Opensource and compatibility
The Italian government is more and more actively involved
with the internet. Repeated public
statements indicate that communication technology is the
key for improvement of public administration
and better service to citizens. Though some government
bodies are genuinely trying to turn these
"good intentions" into facts, results so far
are negligible. The lack of a coherent plan and a shared
understanding is obvious in often conflicting strategies
and decisions and in poorly conceived solutions.

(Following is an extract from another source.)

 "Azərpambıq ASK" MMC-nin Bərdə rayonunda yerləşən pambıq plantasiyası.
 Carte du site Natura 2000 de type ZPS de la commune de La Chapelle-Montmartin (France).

For instance, a law on "digital signatures" was
enacted two years ago. To this day nobody
(except the technical team working on it) knows how
public key algorithms will be implemented in the
hardware and software equipment to certify signatures in
public service or government controlled
procedures. No opportunity is offered to examine the
source code or to understand how the project is
being implemented. Citizens and society seem to be
expected to accept blindly whatever is being
done; an "act of faith" hardly deserved by an
administration that doesn't have a good track record in
the effective use of information technology.

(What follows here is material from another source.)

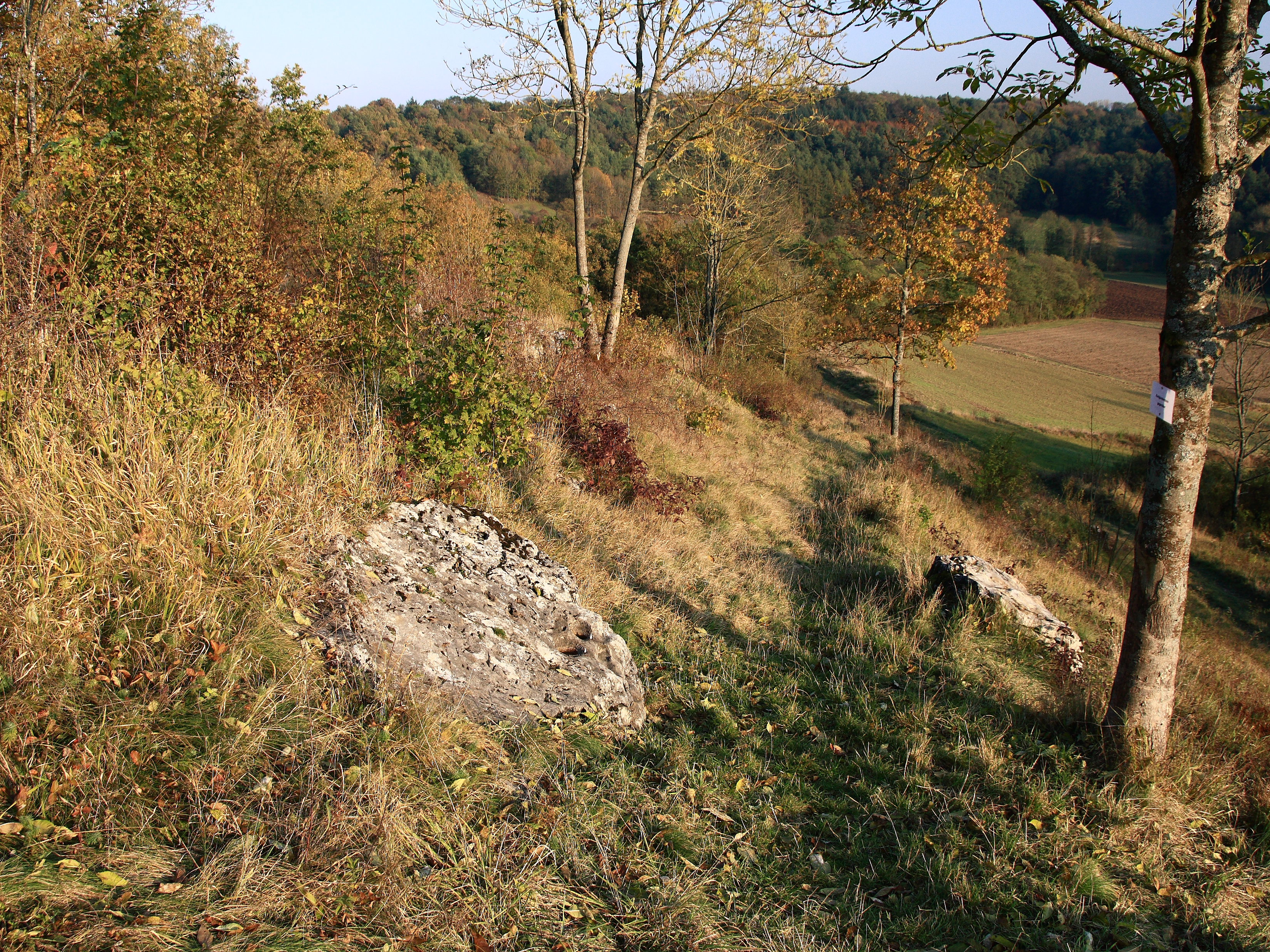 Der Kunigundenstein in der Nähe der Kunigundenkapelle im Auber Ortsteil Burgerroth.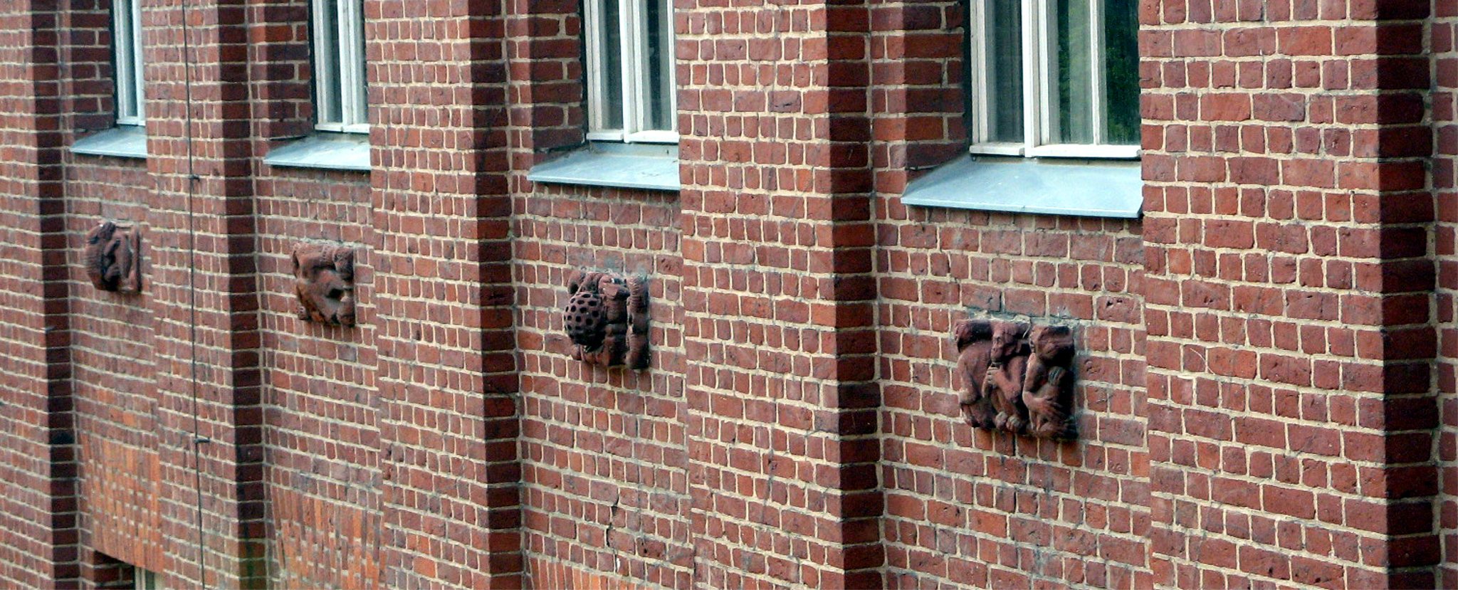 Terrakotten von Georg Wrba (1872-1939) an der Hoffassade des Hoffmannschen Schulgebäudes in der Lasdehner Straße.

There is no coordination. Some public service
organizations are using opensource software, but
most are not. The Ministry of Education makes agreements
to distribute proprietary software in schools,
forcing the education system to obey the whims and
restrictions of the owners of those technologies.
Different parts of the administration distribute
documents, compulsory forms and other materials with
no coordination or compatibility, often using proprietary
software of various sorts. By doing so they are wasting large amounts of the taxpayers' money as well as forcing citizens to waste time and money
if they want access to so-called "technologically
advanced services". Law enforcement and military
organizations use operating systems of which they don't
understand the logic or the structure and that
they have never verified or controlled. Etcetera...

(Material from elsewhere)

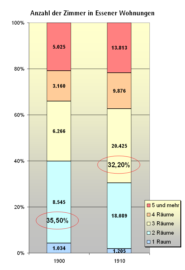 Anzahl der Zimmer in Essener Wohnungen 1900 und 1910 im Vergleich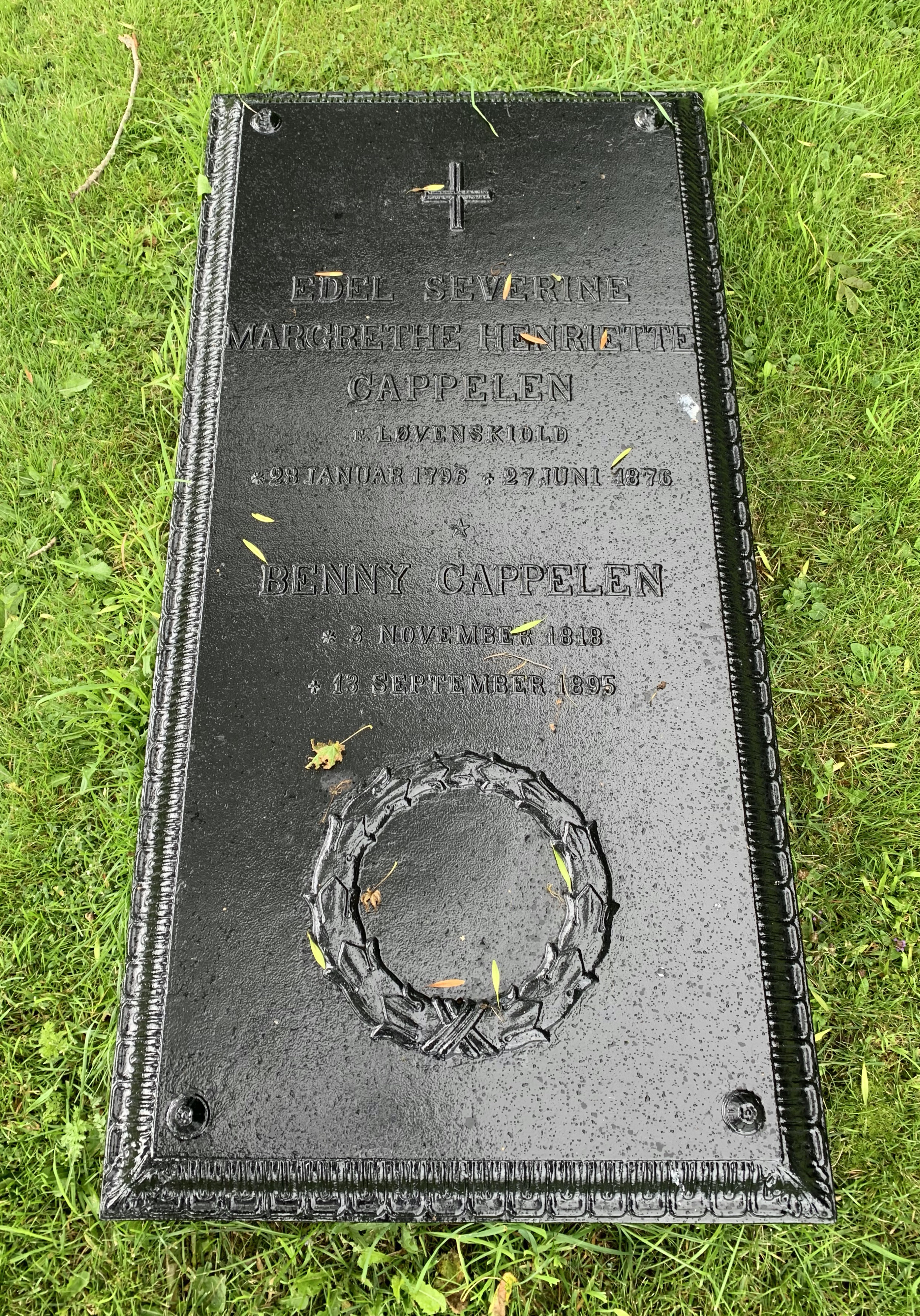 Gravminde over Edel Severine Margrethe Henriette Løvenskiold, gift Cappelen

In other European countries there are, at least, some
attempts to improve the situation. In
France, parliament is working on a law to introduce Linux
in schools and there are several other efforts
to expand the use of opensource software in public
administration. In Germany the government is
financing the development of Gnu Privacy Guard, an
opensource encryption system directly competitive
to (but compatible with) PGP hoping to be able to offer
it as a potential European standard. In
Italy some parts of the administration are
(spontaneously) using opensource software, but there is
no central effort in that direction. Quite to the contrary,
government and parliament are actively promoting
the use of proprietary and incompatible software of
which, in most cases, they don't know the
source code. The European Union has often declared its
intent to consider information technology
and electronic communication as key issues; but it has
ignored, so far, the problem of compatibility,
transparency and open source while rushing to protect
the interests of proprietary software whenever
prompted by the powerful lobbies of its owners. In Italy,
it's even worse. Civil rights and freedom
advocates (specifically ALCEI), a few universities,
programmers' associations, even government-supported
social and economic research agencies, have been actively
challenging these backward strategies;
but so far they haven't been able to obtain a radical
change. This is one of the crucial tasks for
the months and years to come in Italy as in all of Europe.
A summary of the discussion in the panel session at CFP2000
was reported in Wired online on April 7, 2000.